Luzia Martin-Gabriel ©Carolin Begle/CIPRA International

Luzia Martin-Gabriel démontre que les immigrés apportent de nouvelles idées et renforcent la cohésion. La mairesse de Sonntag/A peut compter sur le soutien des femmes.

Luzia Martin-Gabriel est une « Ländler ». Dans le Grosses Walsertal/AT, c’est ainsi qu’on appelle les gens qui viennent de l’ « extérieur ». Depuis 2016, Luzia Martin-Gabriel est maire de la petite commune de Sonntag. Ce n’est pas facile tous les jours, remarque-t-elle, en tant que femme et immigrée. Cette épouse et mère de trois enfants travaille encore en tant qu’enseignante – « le mercredi j’ai école » - s’occupe de la famille et de la maison. Un défi pour son agenda, c’est certain. Elle n’a pourtant pas besoin de se couper en quatre : tout comme elle accepte volontiers les responsabilités, elle sait aussi les partager.

En tant que mairesse, Luzia Martin-Gabriel joue le rôle de médiatrice. Elle aimerait que les gens se rapprochent les uns des autres. Bien qu’ils ne manquent de rien, dans la vallée comme en dehors, elle ressent parmi eux une grande insatisfaction. « Nous avons trop peu besoin les uns des autres » affirme-t-elle.
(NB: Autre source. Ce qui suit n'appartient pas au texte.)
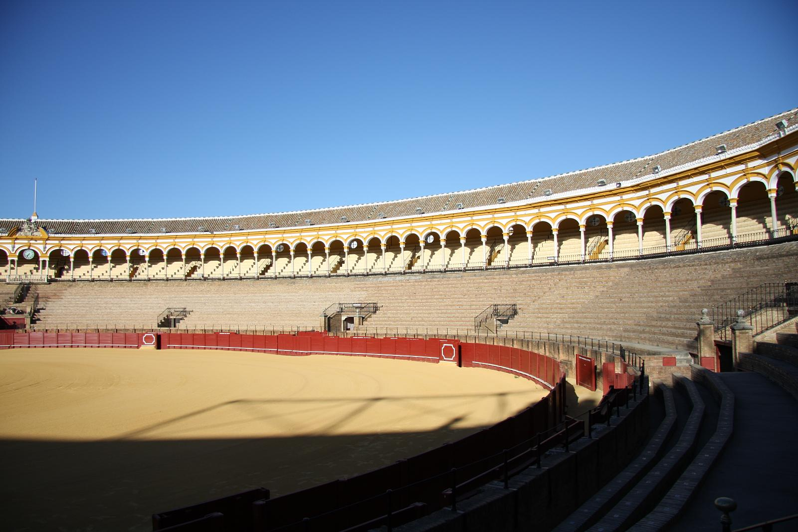 Plaza de Toros de La Maestranza de Sevilla, España. 2008

Elle considère que l’avantage d’une commune comme Sonntag, c’est sa taille. « Sonntag est une petite commune très ouverte. » Un de ses premiers actes de mairesse fut de supprimer les commissions municipales réservées aux seuls élus et de les remplacer par des groupes de travail. « Il est inacceptable que des personnes compétentes de la commune ne puissent faire partie des commissions parce qu’elles ne sont pas élues » explique Luzia Martin-Gabriel. Tous les citoyennes et citoyens intéressés ont le droit de siéger dans les groupes de travail. Selon la quinquagénaire, cela fonctionne bien ; les gens se rencontrent et contribuent à façonner leur vie dans la vallée. C’est important car « on ne peut pas faire grand chose seul ». Avec les autres villages de la vallée, Luzia Martin-Gabriel élabore un programme de développement local intercommunal.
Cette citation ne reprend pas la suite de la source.